§ **THE PROBLEM**: Omit all pictures, then print the entries exactly.
**** DATA FOR THE TASK
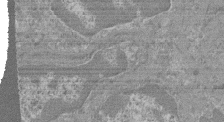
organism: Mouse
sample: Glomerulus
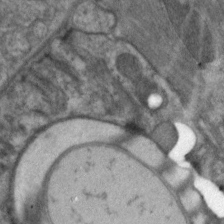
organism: C. elegans
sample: Pharynx
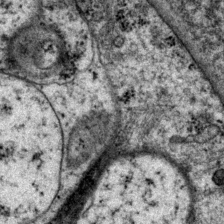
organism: P. pacificus
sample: Pharynx
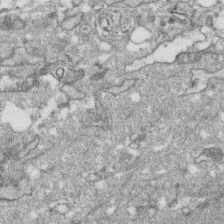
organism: Human
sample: CRL-1474
********
§ **RESPONSE BOX**:
organism: Mouse
sample: Glomerulus
organism: C. elegans
sample: Pharynx
organism: P. pacificus
sample: Pharynx
organism: Human
sample: CRL-1474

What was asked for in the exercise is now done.